During an evidentiary discussion without jurors present, defense attorney Eric Nelson argued that statements made by Floyd’s friend Morries Hall to police–immediately after the fatal incident on May 25, 2020 and following his arrest in Texas a week later–should be allowed to be presented during the defense’s case-in-chief.
Hall is on the witness list for both the defense and the state but the prosecution hasn’t done much to compel his testimony. Hall, for his part, has stated that he would plead the Fifth Amendment if called to testify because his comments might have negative impacts on various pending criminal cases against him in two states.

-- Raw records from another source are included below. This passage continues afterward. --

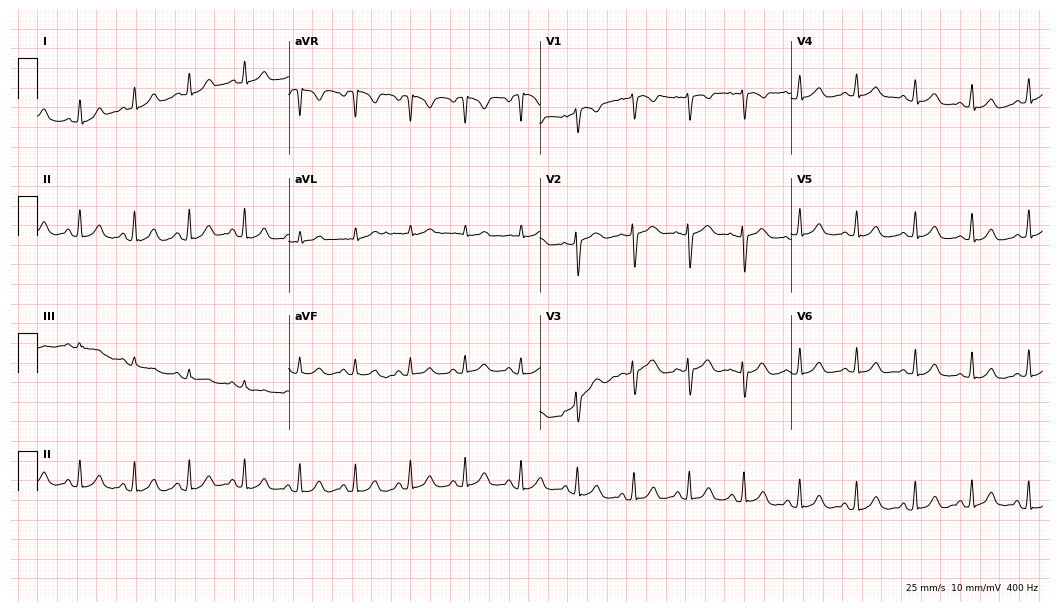
12-lead ECG from a woman, 23 years old. Labelled as a normal ECG.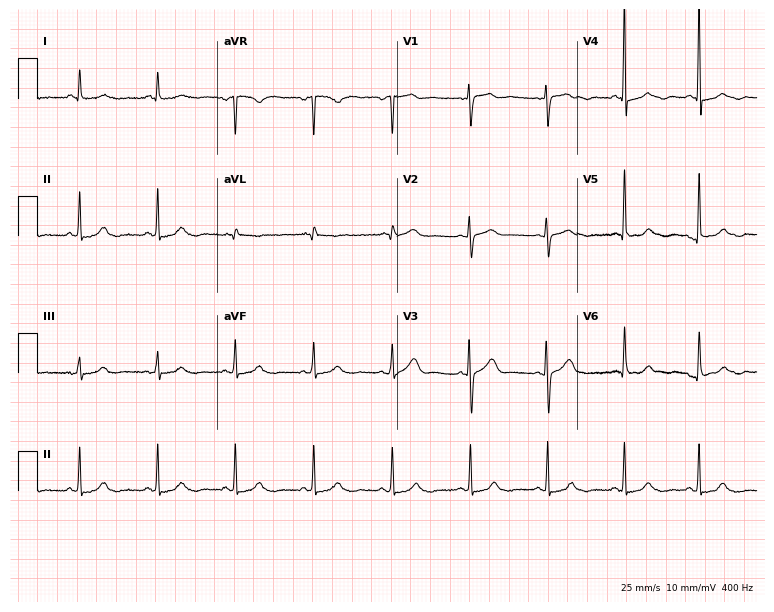
12-lead ECG from a female patient, 63 years old (7.3-second recording at 400 Hz). Recorded interpretation: within normal limits.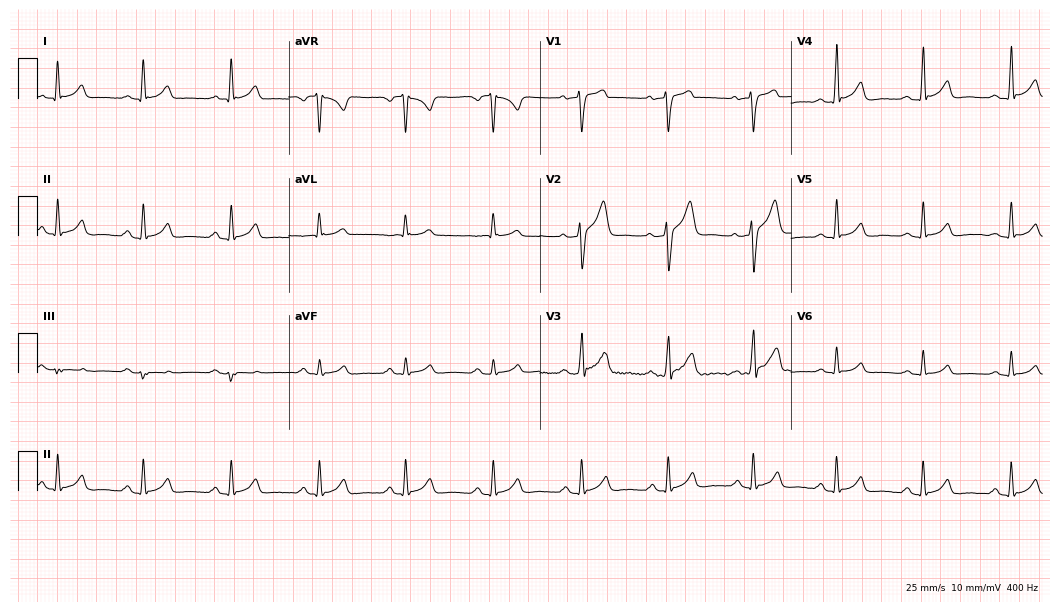
Standard 12-lead ECG recorded from a female patient, 40 years old. Read as a normal ECG.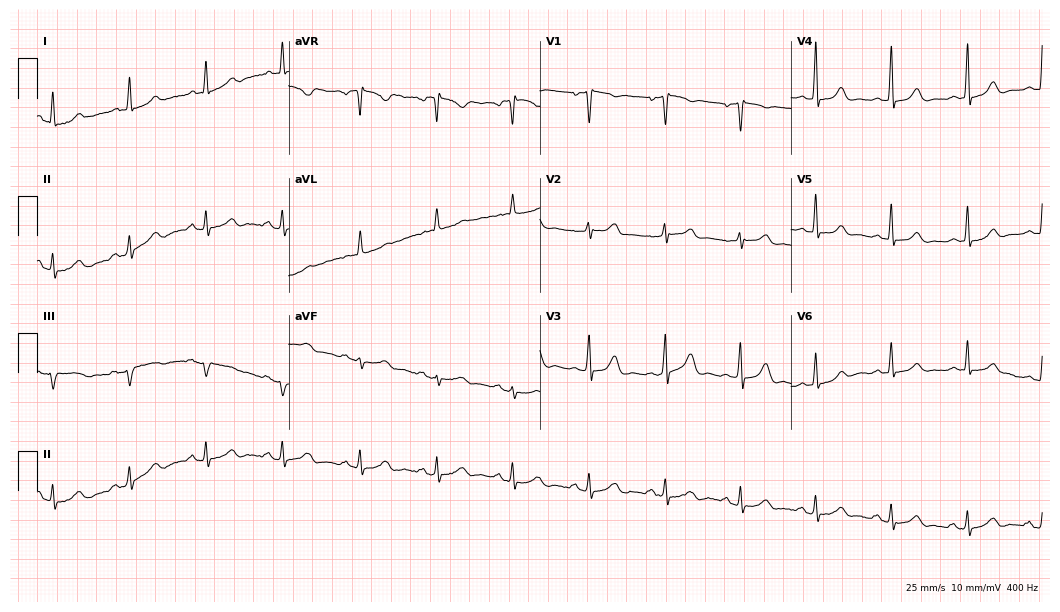
12-lead ECG (10.2-second recording at 400 Hz) from a 70-year-old female. Labelled as a normal ECG.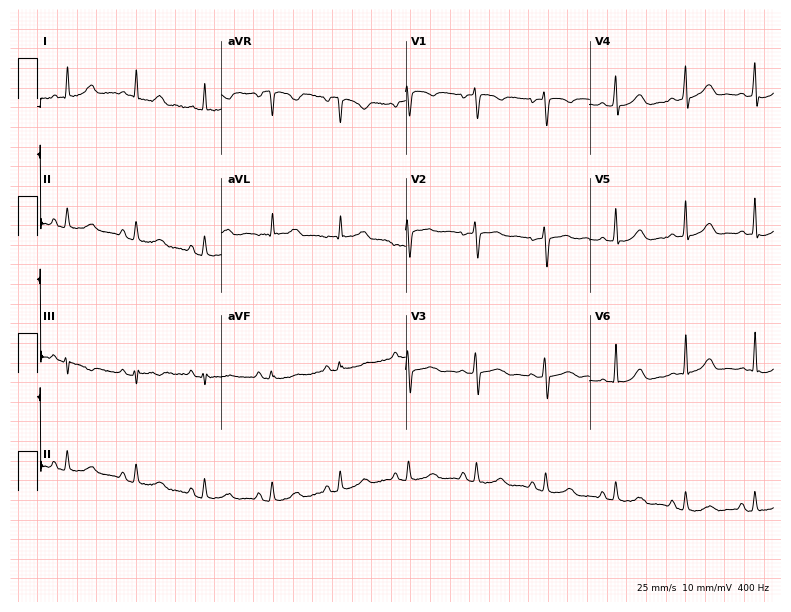
Electrocardiogram, a female patient, 48 years old. Overall reading on record: normal ECG.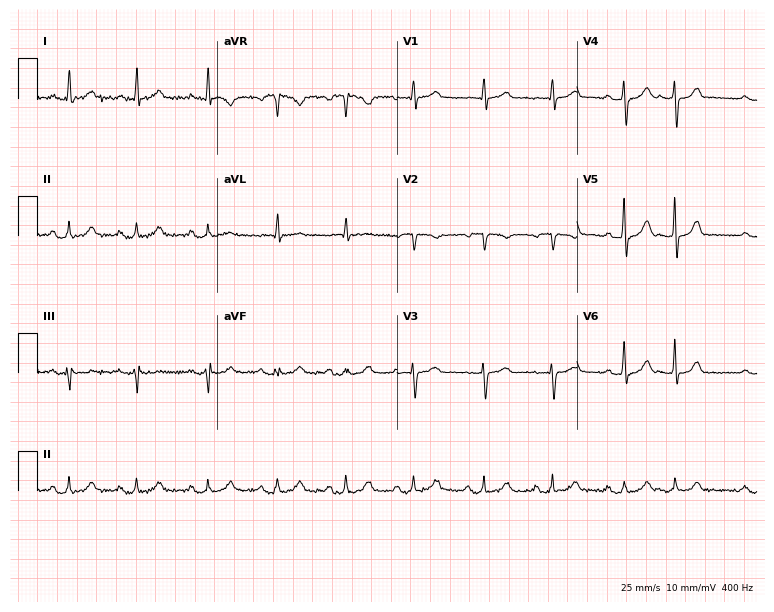
12-lead ECG (7.3-second recording at 400 Hz) from a woman, 83 years old. Screened for six findings — first-degree AV block, right bundle branch block, left bundle branch block, sinus bradycardia, atrial fibrillation, sinus tachycardia — none is recorded. Other findings, if any, are not listed.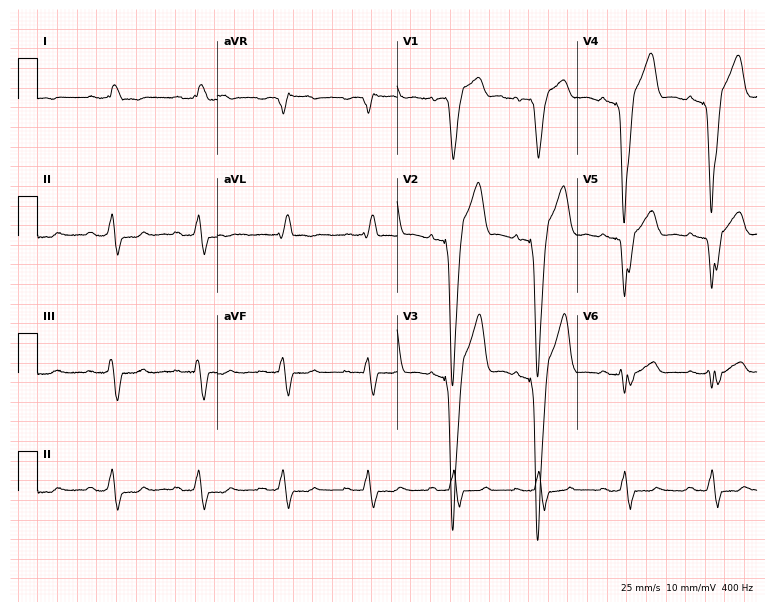
Electrocardiogram, a man, 61 years old. Of the six screened findings (first-degree AV block, right bundle branch block, left bundle branch block, sinus bradycardia, atrial fibrillation, sinus tachycardia), none is recorded. Only these six findings were labelled.

Nelson said Hall “paints a picture” in those police interviews of what was happening before, during and after Floyd’s death and moved to introduce those prior statements themselves into the record in the event that Hall does as expected and invokes the Fifth Amendment.
The problem for the defense is that Hall’s prior statements to police qualify as hearsay under Minnesota Court Rules and would not be admissible unless a hearsay exception applies.

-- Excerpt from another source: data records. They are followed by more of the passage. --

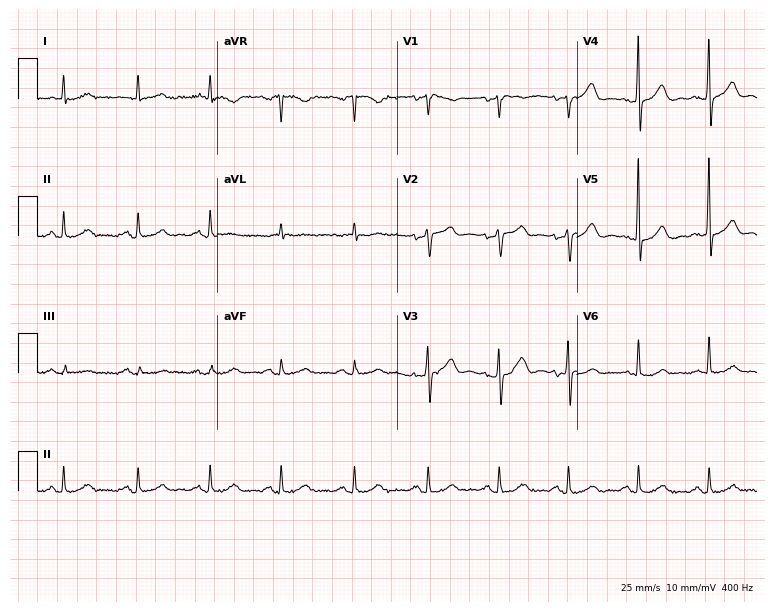
12-lead ECG from a man, 78 years old. No first-degree AV block, right bundle branch block (RBBB), left bundle branch block (LBBB), sinus bradycardia, atrial fibrillation (AF) or sinus tachycardia recorded for this tracing.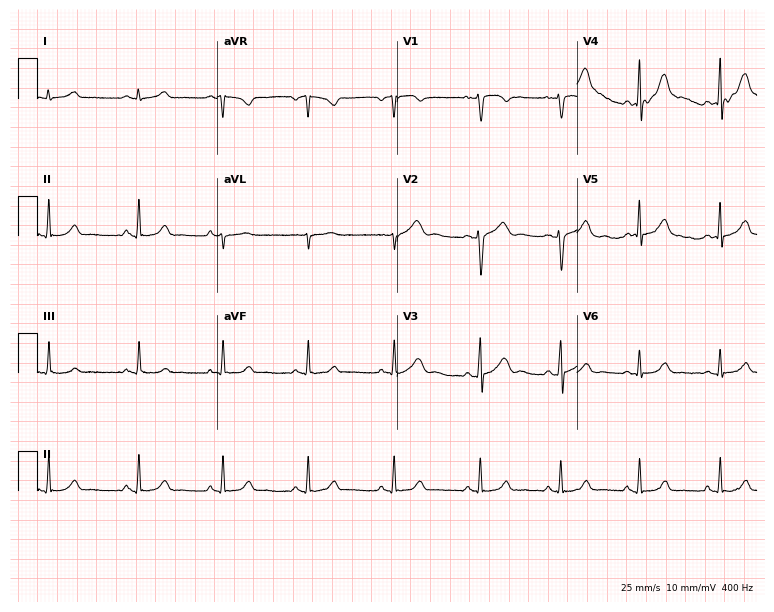
12-lead ECG from a 40-year-old female. Labelled as a normal ECG.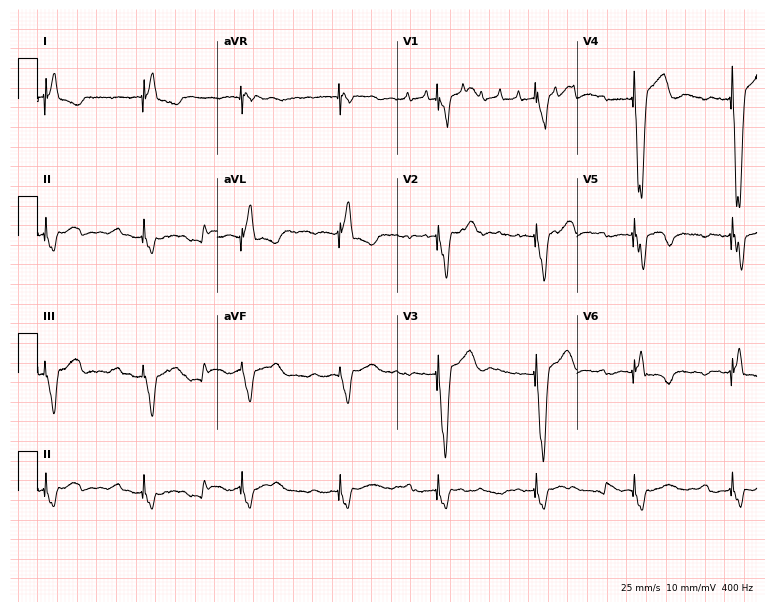
12-lead ECG from an 83-year-old woman (7.3-second recording at 400 Hz). No first-degree AV block, right bundle branch block, left bundle branch block, sinus bradycardia, atrial fibrillation or sinus tachycardia recorded for this tracing.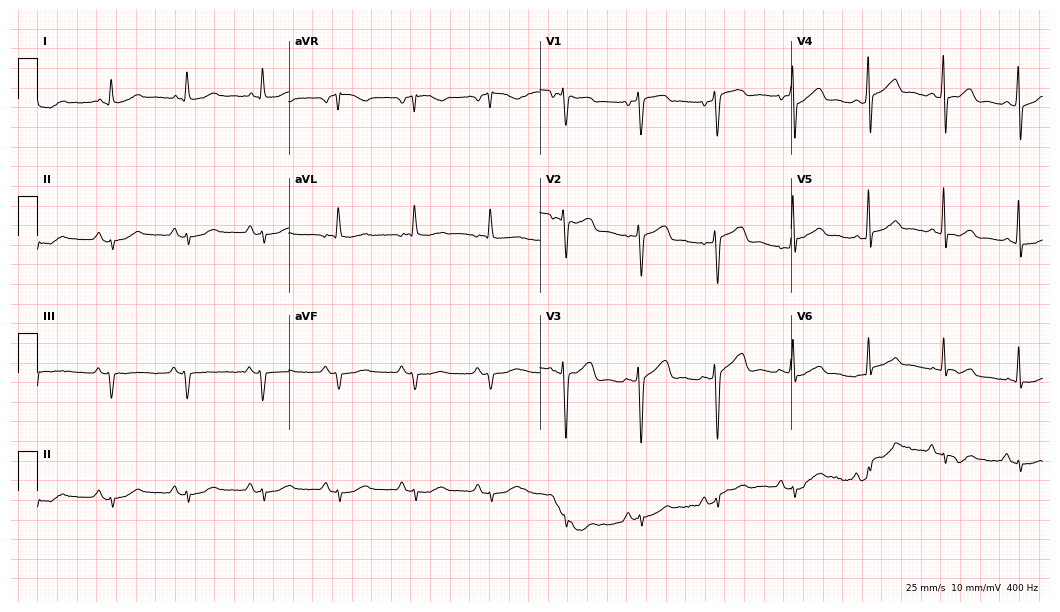
Resting 12-lead electrocardiogram (10.2-second recording at 400 Hz). Patient: a female, 75 years old. None of these six findings is recorded: first-degree AV block, right bundle branch block, left bundle branch block, sinus bradycardia, atrial fibrillation, sinus tachycardia. Only these six findings were labelled.

Hennepin County Judge Peter Cahill quizzed the defense and the state on the issue and, during questioning, appeared to be leaning in the state’s favor.
“So you’re saying that his lawyer, who is advising him at the time of his statement, advised his client to give a statement that was so far contrary to his penal interest that it’s admissible under 804(b)(3)?” the judge asked–referring to the exception that allows in so-called statements against interest.

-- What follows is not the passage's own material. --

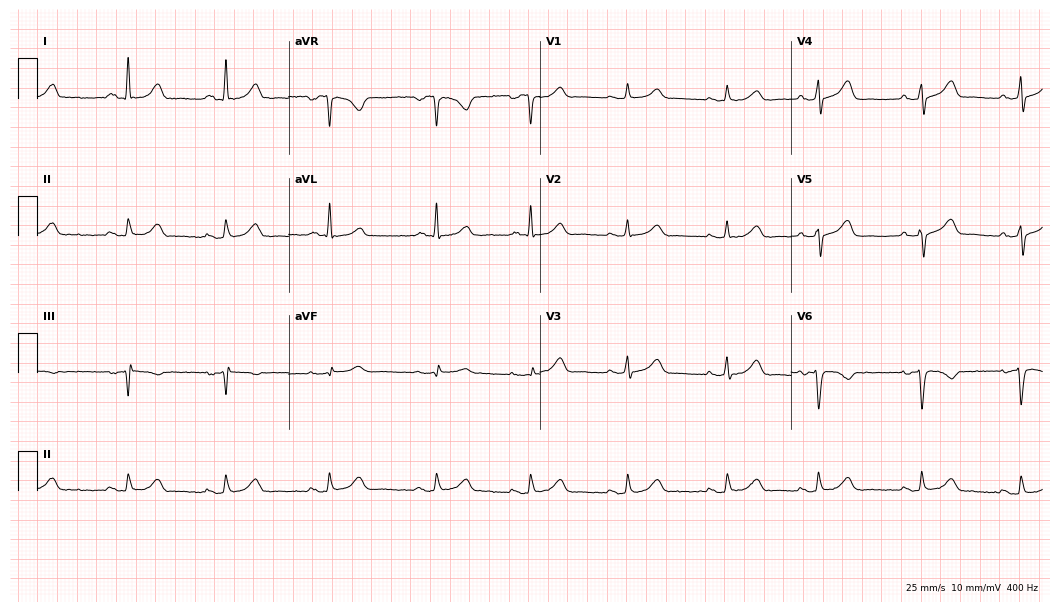
12-lead ECG from a 37-year-old female (10.2-second recording at 400 Hz). No first-degree AV block, right bundle branch block, left bundle branch block, sinus bradycardia, atrial fibrillation or sinus tachycardia recorded for this tracing. Findings outside these six are not listed.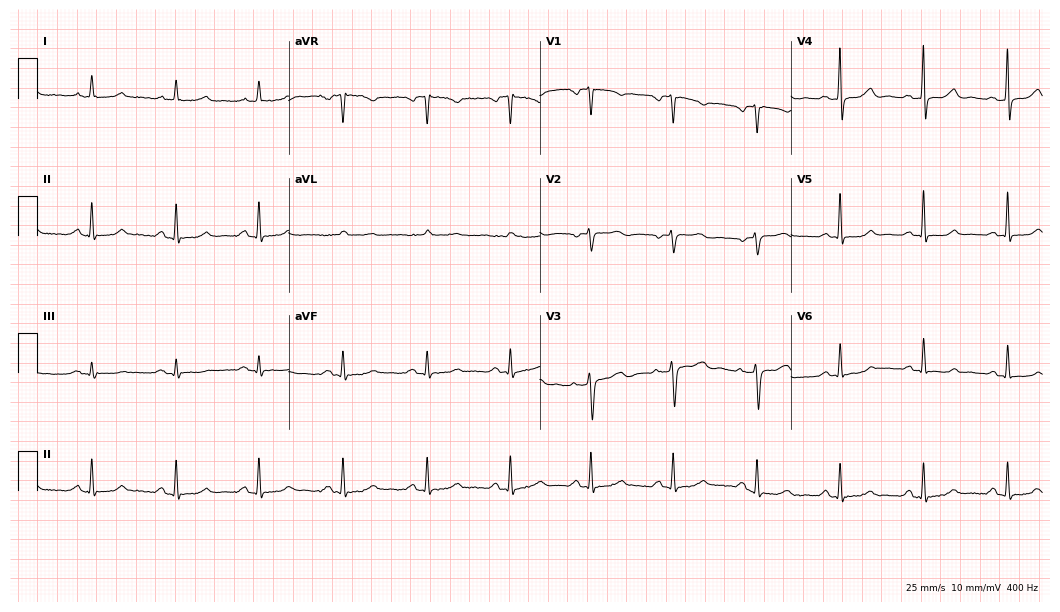
ECG — a female, 39 years old. Labelled as a normal ECG.

Matthew Frank, speaking for the prosecution, said both the judge and defense counsel were clear about the uphill nature of the request to read Hall’s hearsay into the record and that it was ultimately an easy call for the court.
“I think the court clearly sees, sort of, the conflict that counsel has presented here in saying that there are issues that Mr. Hall can testify about, legitimately despite a Fifth Amendment claim, and yet those same statements are not what establish the trustworthiness that a statement against interest requires,” the Minnesota Attorney General’s Office veteran said. “In other words, counsel is saying, ‘Mr. Hall made statements against his interest,’ but those are not the statements he’s trying to have Mr. Hall testify about.”
The rules of evidence vary from state to state and federally. And the application of hearsay exceptions is famously known to be one of the more dizzying and elusive legal concepts–even to seasoned practitioners. But in this case, the court was relatively lucid and to the point about why the exceptions did not apply.
“The statement seems to be Mr. Hall describing what does not incriminate him,” Cahill explained. “He’s willing to do that, but when it comes to anything he might have done, he denies engaging in any activity like dealing. There are some sporadic references to dealing on the street but there’s nothing specific as to time, date, location, persons involved [so] that the person would be subjecting themselves, clearly, to criminal liability. Accordingly, it does not fall under 804(b)(3).”
In other words, the court is of the opinion that Hall’s statements to police didn’t actually incriminate him.
The judge then described another hearsay exception that might have allowed Hall’s statements into the record.
“Under 807, ‘[a] statement not specifically covered by Rule 803 or 804 may be admitted but it must must have equivalent circumstantial guarantees of trustworthiness.'” Cahill said, reading directly from the state rule on the “Residual Exception” to hearsay.
“I see nothing internally within the question and answer statement–that Mr. Hall’s statements had any guarantee of trustworthiness and accordingly it is not admissible under the rule for that reason,” the judge explained.
In rejecting the defense’s motion under the second rule, Cahill was saying that Hall’s statements can’t even be trusted, so there’s no point in reading them in full court.